[Stored data]
------------------------------

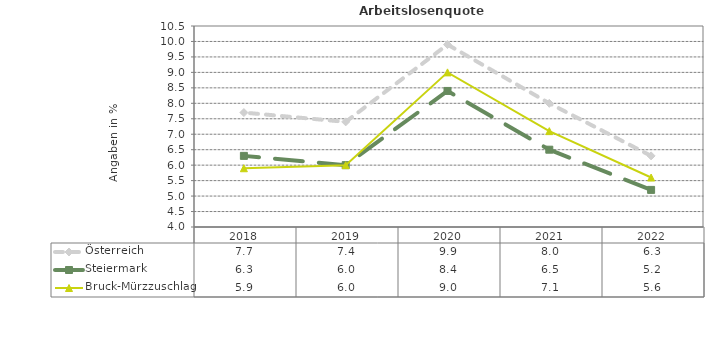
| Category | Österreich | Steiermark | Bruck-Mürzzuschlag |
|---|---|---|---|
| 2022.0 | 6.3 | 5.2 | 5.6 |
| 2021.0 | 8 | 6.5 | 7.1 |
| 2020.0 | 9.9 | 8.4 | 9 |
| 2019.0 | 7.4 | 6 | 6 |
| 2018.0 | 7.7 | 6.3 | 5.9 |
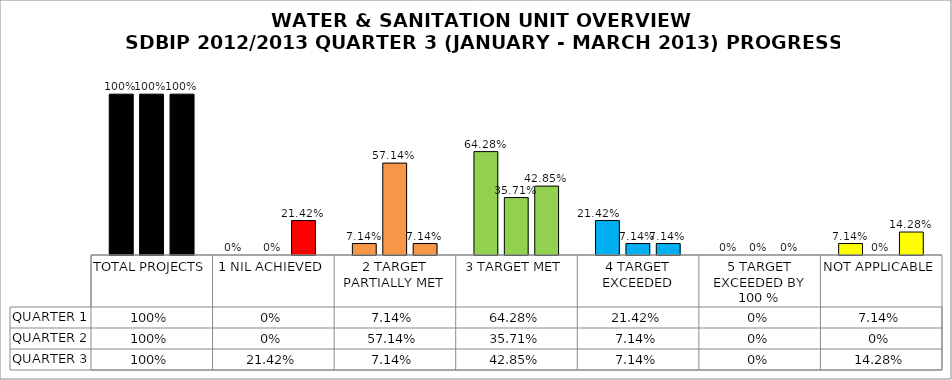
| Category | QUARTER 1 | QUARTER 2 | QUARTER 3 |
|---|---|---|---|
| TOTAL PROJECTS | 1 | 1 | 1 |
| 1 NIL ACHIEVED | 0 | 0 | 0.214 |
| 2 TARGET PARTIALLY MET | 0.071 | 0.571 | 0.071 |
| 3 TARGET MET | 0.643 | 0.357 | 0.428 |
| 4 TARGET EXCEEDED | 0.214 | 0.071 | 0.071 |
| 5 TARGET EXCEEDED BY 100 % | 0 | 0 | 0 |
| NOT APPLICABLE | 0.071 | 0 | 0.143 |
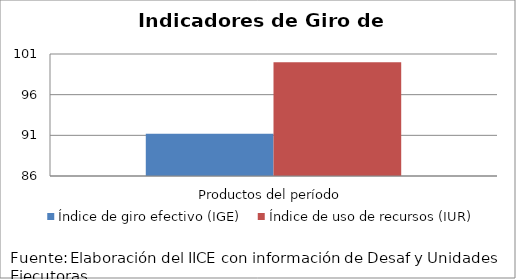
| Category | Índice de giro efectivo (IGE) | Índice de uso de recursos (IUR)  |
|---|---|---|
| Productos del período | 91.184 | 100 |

------------------------------

## [Task instructions]
For each line above, output its wording exactly and leave out any picture.

## [Your response]
| Category | Österreich | Steiermark | Bruck-Mürzzuschlag |
|---|---|---|---|
| 2022.0 | 6.3 | 5.2 | 5.6 |
| 2021.0 | 8 | 6.5 | 7.1 |
| 2020.0 | 9.9 | 8.4 | 9 |
| 2019.0 | 7.4 | 6 | 6 |
| 2018.0 | 7.7 | 6.3 | 5.9 |
| Category | QUARTER 1 | QUARTER 2 | QUARTER 3 |
|---|---|---|---|
| TOTAL PROJECTS | 1 | 1 | 1 |
| 1 NIL ACHIEVED | 0 | 0 | 0.214 |
| 2 TARGET PARTIALLY MET | 0.071 | 0.571 | 0.071 |
| 3 TARGET MET | 0.643 | 0.357 | 0.428 |
| 4 TARGET EXCEEDED | 0.214 | 0.071 | 0.071 |
| 5 TARGET EXCEEDED BY 100 % | 0 | 0 | 0 |
| NOT APPLICABLE | 0.071 | 0 | 0.143 |
| Category | Índice de giro efectivo (IGE) | Índice de uso de recursos (IUR)  |
|---|---|---|
| Productos del período | 91.184 | 100 |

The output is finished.